For the food-and-wine traveller who has already explored Snyderville's dining scene and wants the most technically demanding meal on offer locally, Sushi Blue is the clear answer. For a big group dinner or a casual night, the burger bar wins on ease and energy.
| Venue | Cuisine | Price | Awards | Booking Difficulty | Value |
|---|---|---|---|---|---|
| Sushi Blue | Easy | — | |||
| Drafts Burger Bar | Unknown | — | |||
| Maxwell's | Unknown | — | |||
| The Farm Restaurant | Unknown | — |
How Sushi Blue stacks up against the competition.
Focus on the counter over any specialty rolls if you want to see what the kitchen can actually do — the sushi bar format at 1571 Redstone Center is designed around nigiri-style preparation. Ask the staff what's been delivered that day; freshness is the whole argument for eating here rather than somewhere more convenient. Avoiding the reflexive combo-platter order will give you a clearer read on whether the kitchen is operating at its ceiling.

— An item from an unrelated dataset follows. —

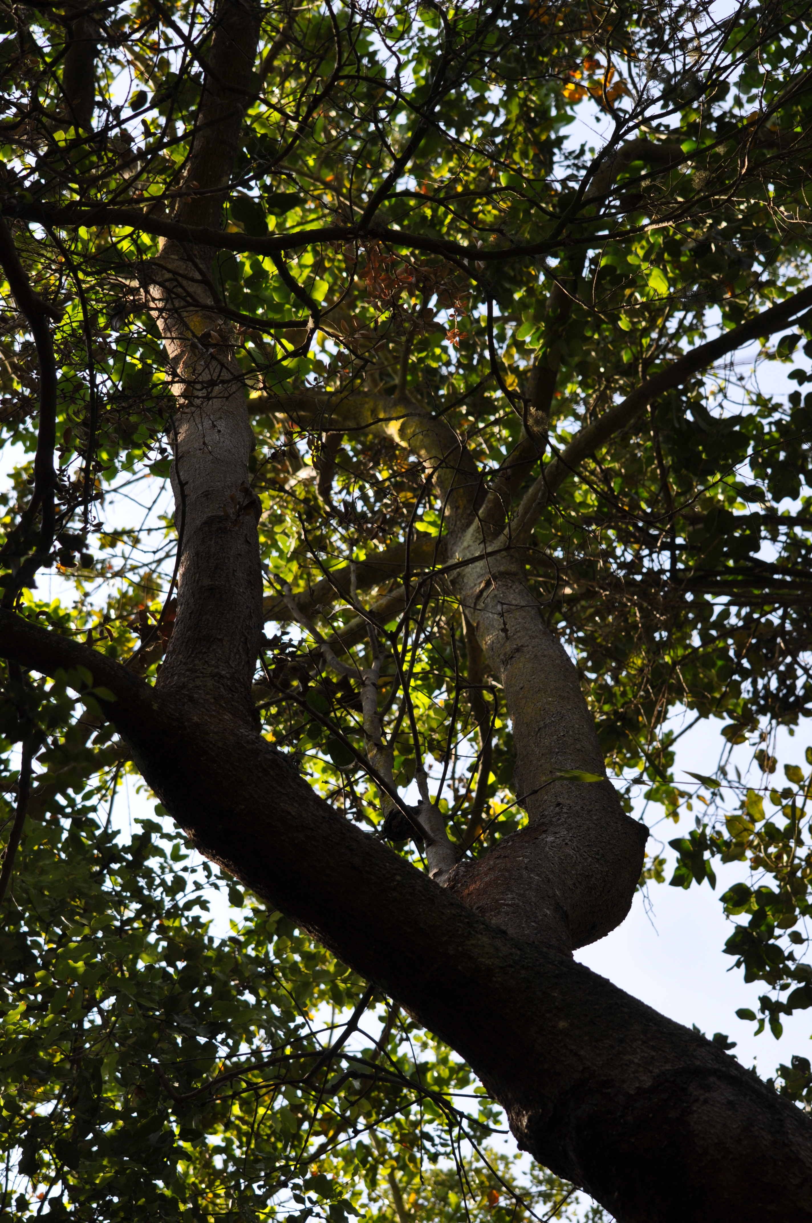 Beilschmiedia miersii (belloto) en el parque nacional La Campana, Región de Valparaíso, Chile. Circuito La Canasta.
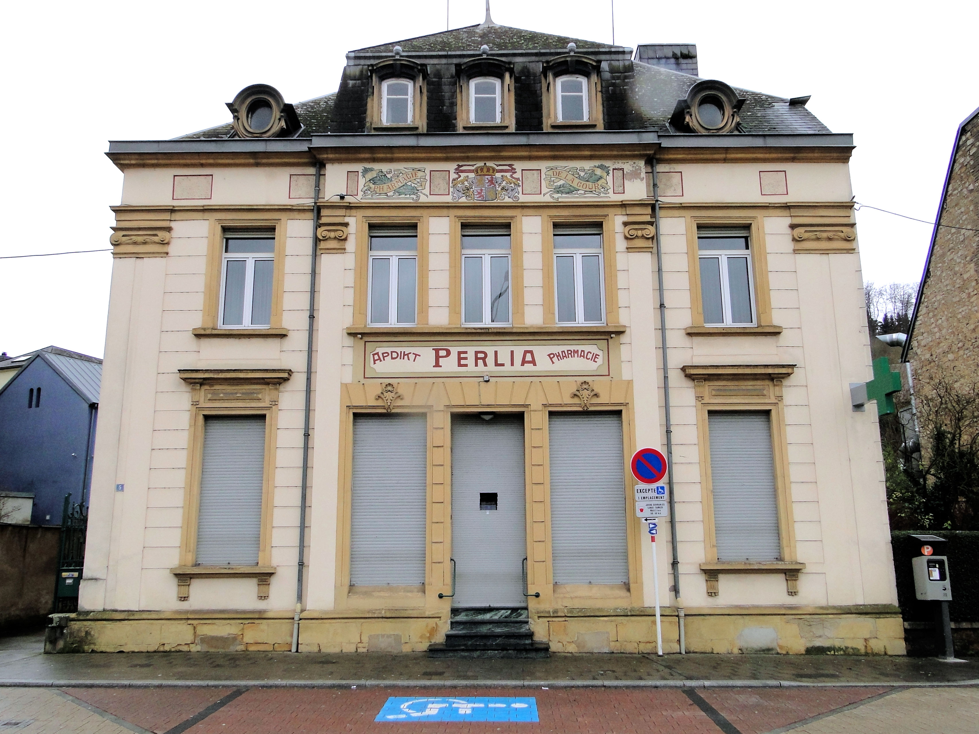 Villa "Pharmacie Perlia" construite par Jean-Pierre Koenig

Yes, and the counter setup makes it one of the better solo options in the Snyderville corridor. Sitting at the bar gives you a direct sightline to preparation and removes the awkwardness of a table-for-one. If you're skiing Park City and want a dinner that doesn't feel like a consolation meal, this works well as a solo stop.
Sushi venues at this format can generally accommodate pescatarian and gluten-aware requests, but the specifics depend on the menu that day. Call ahead or flag restrictions when booking — the Redstone Center location (1571 Redstone Center Dr #140) is small enough that the kitchen can usually work with you, but don't assume a full vegan or allergy-specific menu exists without confirming.
It works for a low-key celebration between two people, especially if you sit at the counter. The strip-mall address undersells the experience, which is part of the appeal — arriving with low expectations and leaving impressed is a reliable dynamic here. For a larger group or a milestone that needs atmosphere on arrival, The Farm Restaurant in the area offers a setting more built around occasion dining.
Drafts Burger Bar and Maxwell's serve entirely different formats — casual American rather than Japanese — so they're not direct substitutes if sushi is the objective. The Farm Restaurant is the closest peer for a sit-down dinner with comparable attention to the food program. If you want sushi specifically and Sushi Blue is fully booked or closed, you'd likely need to look toward Salt Lake City for comparable options.
The Redstone Center address signals relaxed rather than formal — this is a retail-suite venue in a mountain resort corridor, not a white-tablecloth room. Clean, comfortable clothes are appropriate; ski gear or hiking boots won't raise eyebrows at lunch, but most guests at dinner dress one step up from that. There's no evidence of a dress code.
Keep this venue in your Pearl passport, rate it after you visit, and track it alongside every other place you collect.